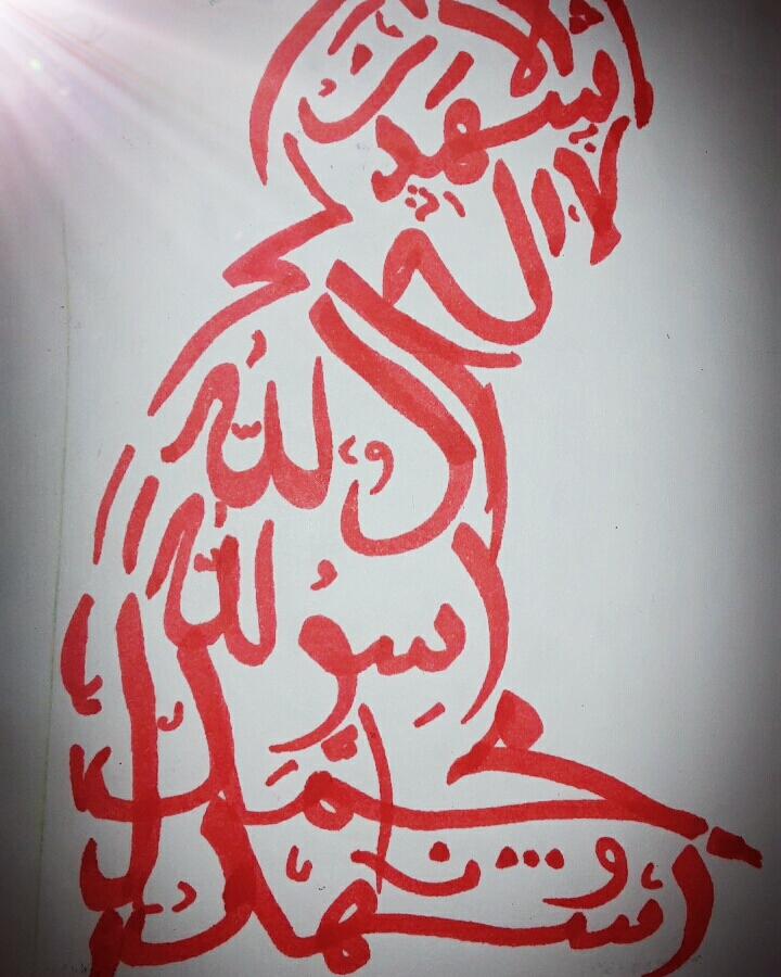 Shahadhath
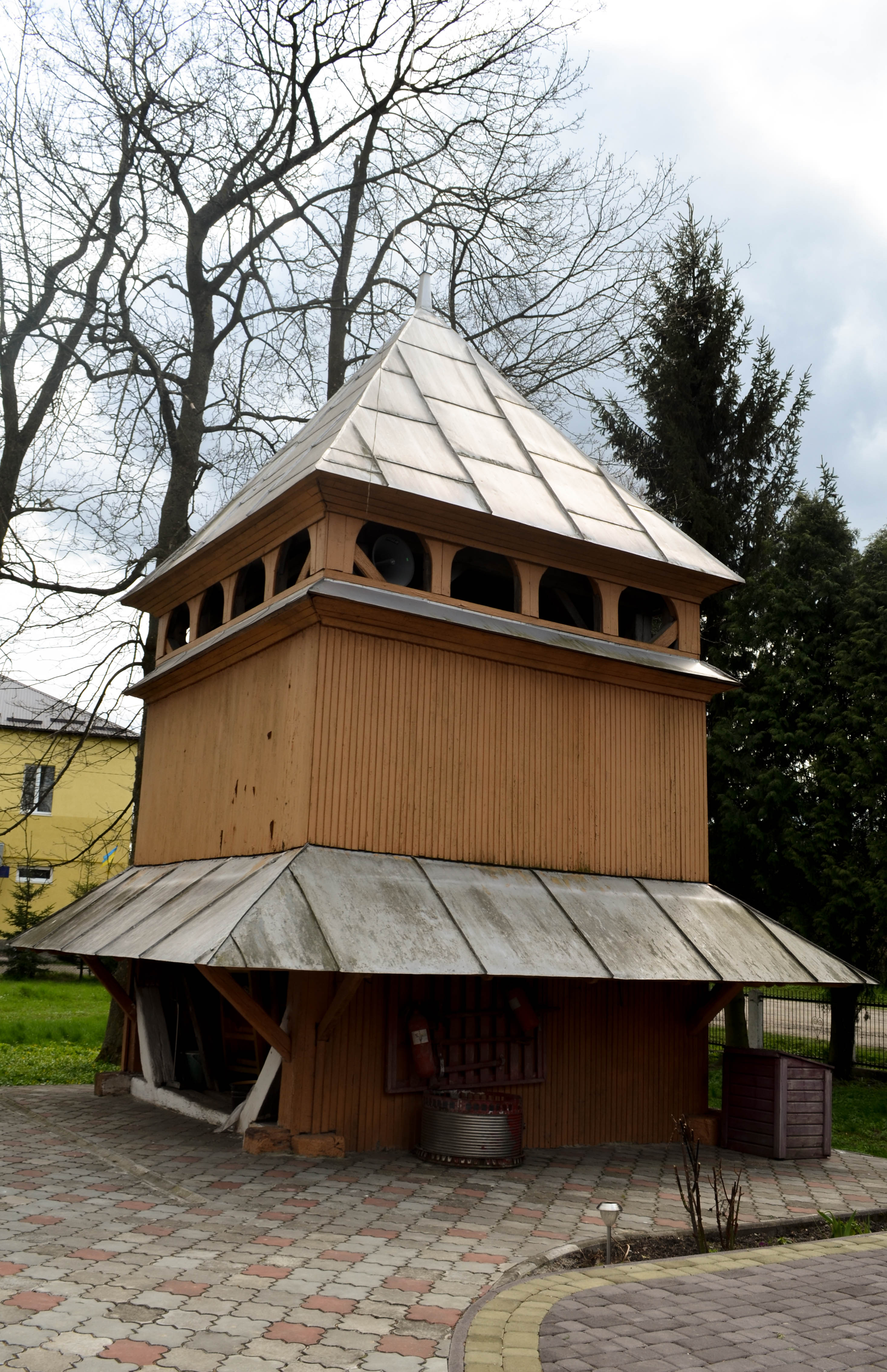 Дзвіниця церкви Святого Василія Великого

= = =

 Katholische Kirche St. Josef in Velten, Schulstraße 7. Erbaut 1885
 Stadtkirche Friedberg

= = =

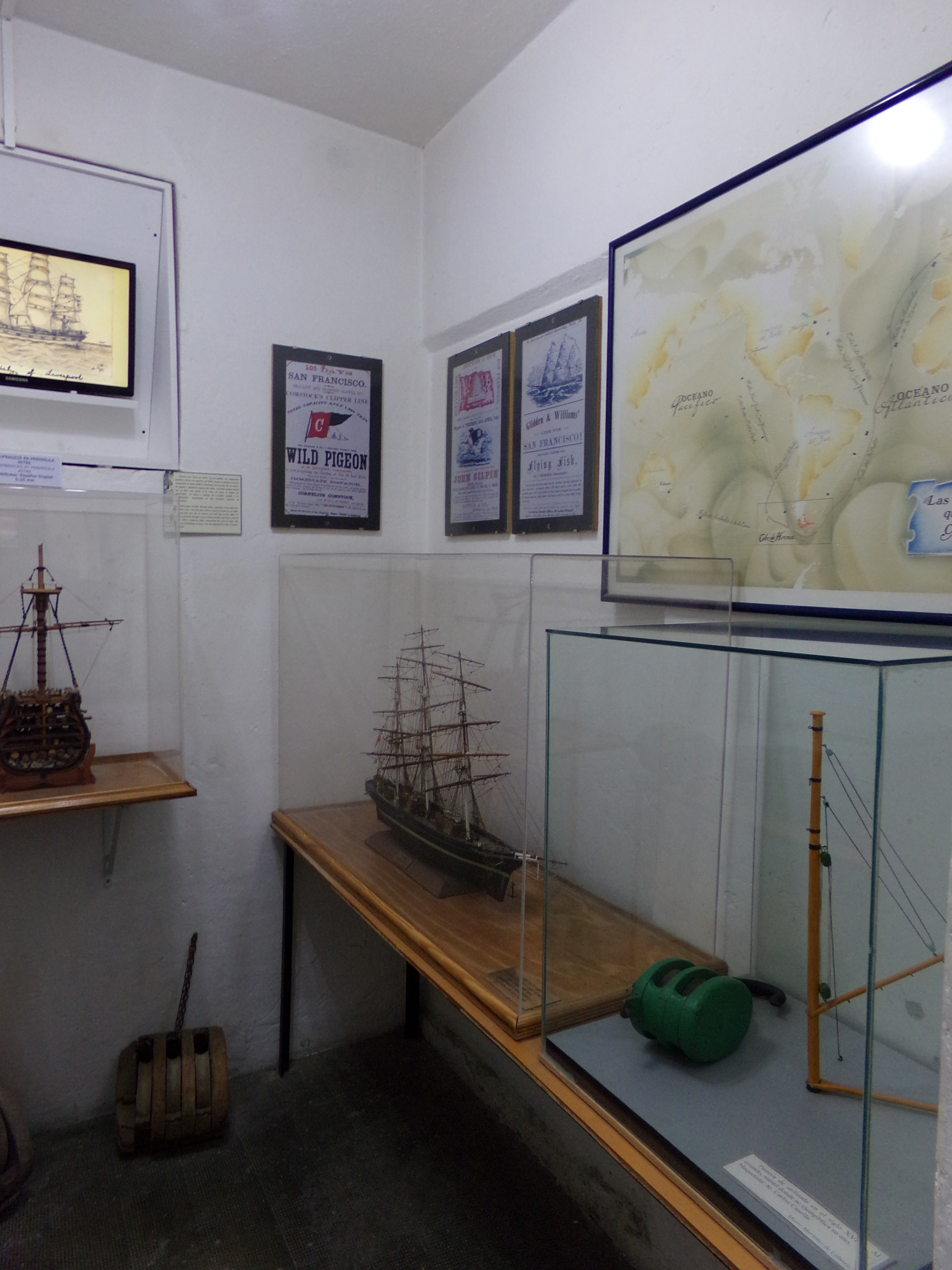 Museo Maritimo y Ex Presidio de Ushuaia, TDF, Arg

= = =

Task directions »
What is needed is a verbatim copy of every line in the records above from the one containing "Katholische Kirche St." down to the one containing "Stadtkirche Friedberg", both included, and nothing more.

Answer for this exercise »
 Katholische Kirche St. Josef in Velten, Schulstraße 7. Erbaut 1885
 Stadtkirche Friedberg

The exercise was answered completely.